Intelligence Failures - “The Distortion of Retrospect”

The codebreaking and overall intelligence success of Bletchley Park in World War II is legendary. Ultra, along with broader Allied signals intelligence prowess enabled a swifter path to victory. However, there were also failures.


Many of the failures were caused not by too little signal but, rather, by too much. The failures were that of intelligence analysis. What is particularly impressive about the work of the people at the UK Government Code and Cipher School at Bletchley Park was the intellectual honesty of their port-mortem assessments. 


Many of these are now declassified. Let’s look at some of the lessons, which apply to all forms of intelligence and post-mortem analysis including cybersecurity. The particular example I will use is of the intelligence failings before the Battle of Bulge, the last major attack of Nazi Germany in the Ardennes in the closing stages of World War II. The full report is in the NSA archives here.


Lesson 1: Post-mortems are about learning not blame


It opens with the direct approach, that the value of the post-mortem is in lessons which can be extracted for future use - not blame, not covering up, not glossing over or making excuses - but, lessons to improve. 



I particularly like this : "to learn what can be learnt."

Lesson 2 : Avoid rigidity in thinking

There was a degree of complacency as it had been a long time since the Germans had launched a major offensive. This led to indicators being more likely interpreted as a defensive rather than offensive build-up. There was little appreciation about how much the Germans had learnt from and then adopted Allied deception tactics and there was too much reliance on one source of intelligence (Ultra decrypts) without more extensive use of human intelligence.


Finally, there was a massive underestimation of how much of Allied communications were exposed to German signals intelligence. 

You see this in many cyber threat contexts today where there are failures of imagination to adjust intelligence analysis based on the speed by which attackers are learning. Similarly, there are many examples of mis-reading attacker intent based on too narrow a view formed from immediately available intelligence vs. other possible sources.


Also, remember, if you’re dealing with advanced attackers they will be watching and likely reading your response and planning unless you take steps to manage that response on separate systems and communication channels from those you suspect are compromised. Communications security of your response is paramount.

Lesson 3 : Post-mortem view without hindsight bias


What strikes me most about the whole report is the intense intellectual honesty to distinguish between the lessons learnt on process vs. what can only be informed by the hindsight of knowing the outcome.
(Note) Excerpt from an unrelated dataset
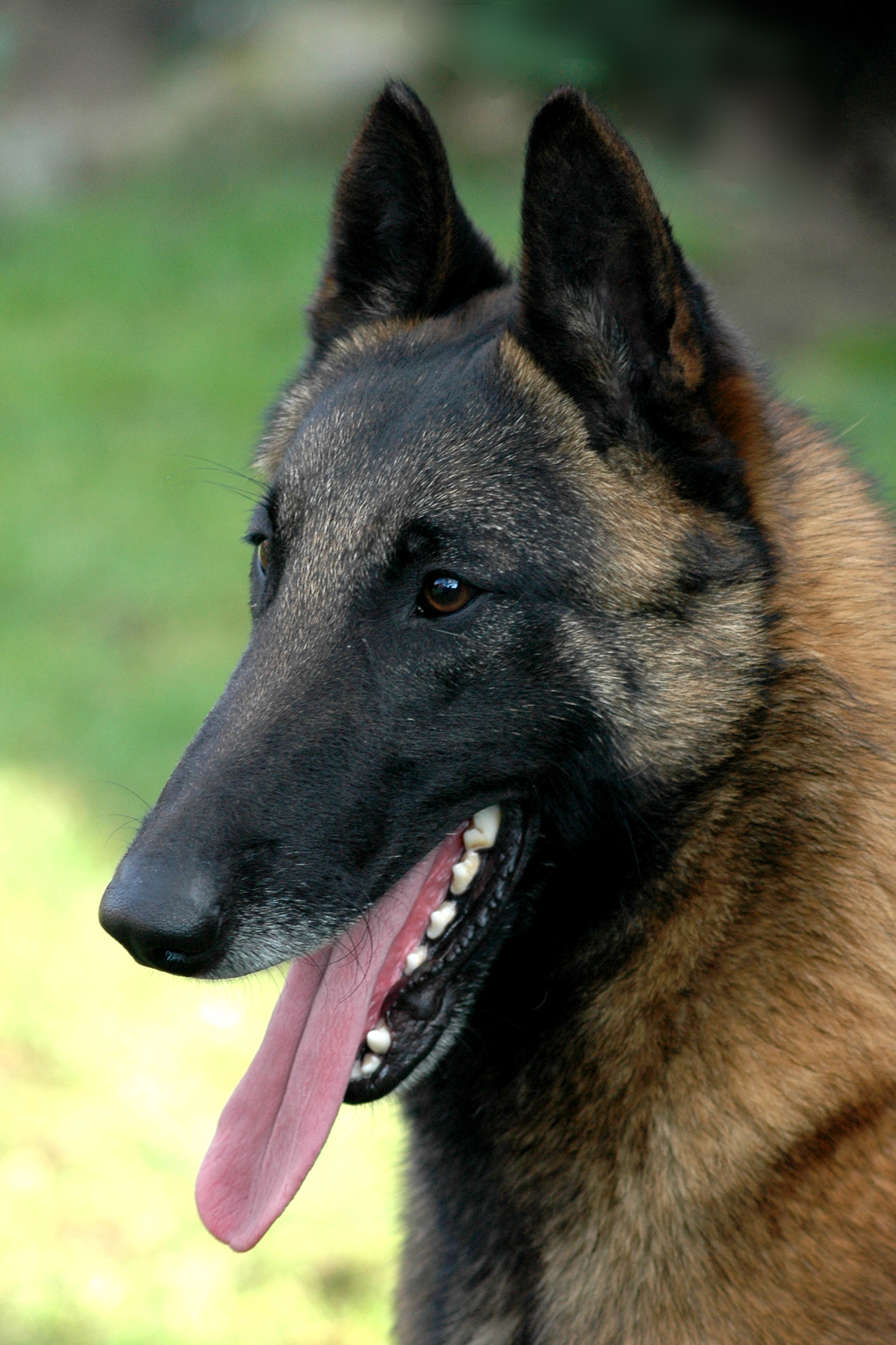 Belgian Malinois

Of course, it is entirely clear the German offensive should have been foreseen knowing now that it did in fact occur. But, looking in the post-mortem for the failures of foresight is a discipline in itself which they do very well. 




Looking at the signals and their interpretation distinguishing between foresight and hindsight is crucial.



This illustrates the point in any post-mortem / after action review - whether it is associated with an incident, a security breach or even a business transaction - that it is important to look at what can be improved in the process vs. the outcome. For example, an incident might have been avoided by pure luck and so even though the outcome was good the lesson’s learnt are critical to apply. Conversely, it might that an incident occurred but the process was solid and it just so happened that given the knowledge at the time the decisions that led to the incident were in fact reasonable given the available knowledge and resources.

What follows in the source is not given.